El anciano levantó la mirada, con un destello de esperanza cruzando sus envejecidas facciones, pero Kyle alzó una mano antes de que pudiera hablar.
—No me malinterpretes. No hago promesas a la ligera. Pero… no vine hasta aquí para dar la espalda a la podredumbre que asfixia este lugar.
—Entiendo. Incluso la más débil llama es preciosa en la oscuridad —dijo quedamente el anciano elfo.
—Pero, creo que te equivocas sobre lo que viste cuando eras más joven. Lo que sea que vislumbraste—podría haber sido algo completamente distinto. No soy de aquí. Nací en este mundo, sí… pero tengo recuerdos. Recuerdos de otro lugar. Otra existencia completamente diferente —continuó Kyle, entrecerrando los ojos.

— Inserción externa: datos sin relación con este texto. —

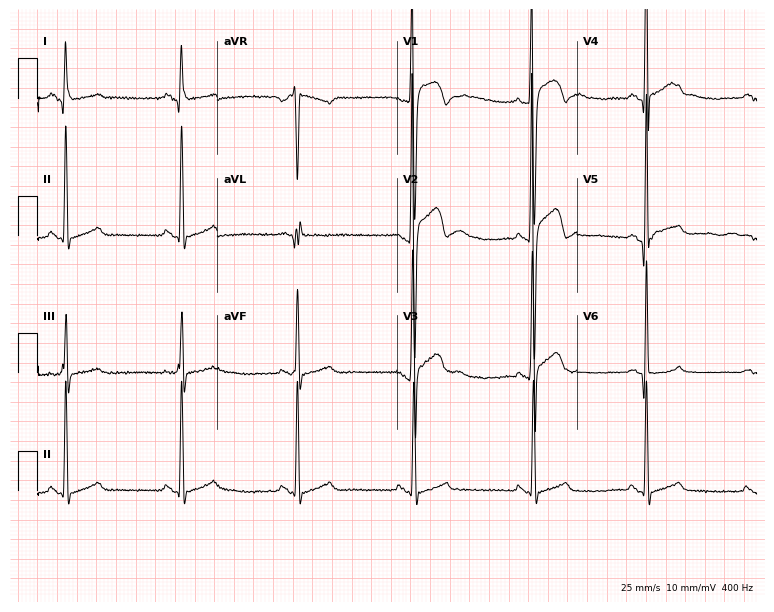
Resting 12-lead electrocardiogram. Patient: a 17-year-old man. None of these six findings is recorded: first-degree AV block, right bundle branch block, left bundle branch block, sinus bradycardia, atrial fibrillation, sinus tachycardia. Only these six findings were labelled.

Los ojos del anciano se ensancharon con sorpresa, su boca se abrió ligeramente como para hablar, pero no salieron palabras.
La voz de Kyle bajó, más solemne.
—Este mundo… se siente extraño para mí. Huele, sabe y respira diferente al que recuerdo. Estoy seguro de eso desde que tuve edad suficiente para entender lo que significaba ‘normal’. Así que, lo que sea que viste en tu juventud, estoy casi seguro de que no era yo. Al menos, no entonces.
El silencio se cernió pesadamente en la habitación mientras el anciano se hundía lentamente más profundo en su asiento, sus manos temblando ligeramente mientras se entrelazaban en su regazo. Durante un largo momento, se quedó mirando al aire, perdido en sus pensamientos.
—Quizás… quizás me equivoqué. O quizás el destino jugó una última broma cruel a un viejo. Tal vez lo que vi nunca estuvo destinado a ser real. Una alucinación provocada por la enfermedad. O tal vez… —miró a Kyle con ojos vacíos—. Tal vez el destino me dio un vistazo de algo prohibido—solo para prepararme para este momento —murmuró finalmente el anciano.
Su voz se volvió más suave, casi nostálgica.
—Incluso si todo fue falso, toda una mentira… ¿qué más me queda para creer? Mi gente está muriendo. Mi magia está casi extinta. Y sin embargo… aquí estás tú. Ya seas o no el alma que vi, has llegado justo al final.
Kyle observó al viejo elfo por un momento antes de suspirar.
—Entonces cree en eso. No en lo que viste, sino en lo que ves ahora. No necesitas un fantasma del pasado. Solo necesitas a alguien que esté dispuesto a hacer lo que debe hacerse.
El anciano asintió, una cansada sonrisa arrugando su rostro.
—Entonces permíteme una petición egoísta, joven llama. Déjame ver a mi gente liberarse… antes de que llegue mi último día.
Kyle se dio la vuelta, con las manos metidas en los bolsillos de su abrigo.
—Lo verás. Descansa mientras puedas, anciano. Yo cargaré con el peso desde aquí.
Un suave golpe sonó en la puerta, y un joven elfo entró, claramente tenso pero compuesto. Miró entre el anciano y Kyle antes de inclinarse respetuosamente.
—Jefe, ¿me llamó?
—Sí. Muestra a nuestro invitado una de las habitaciones desocupadas. Déjalo descansar por la noche —dijo suavemente el anciano.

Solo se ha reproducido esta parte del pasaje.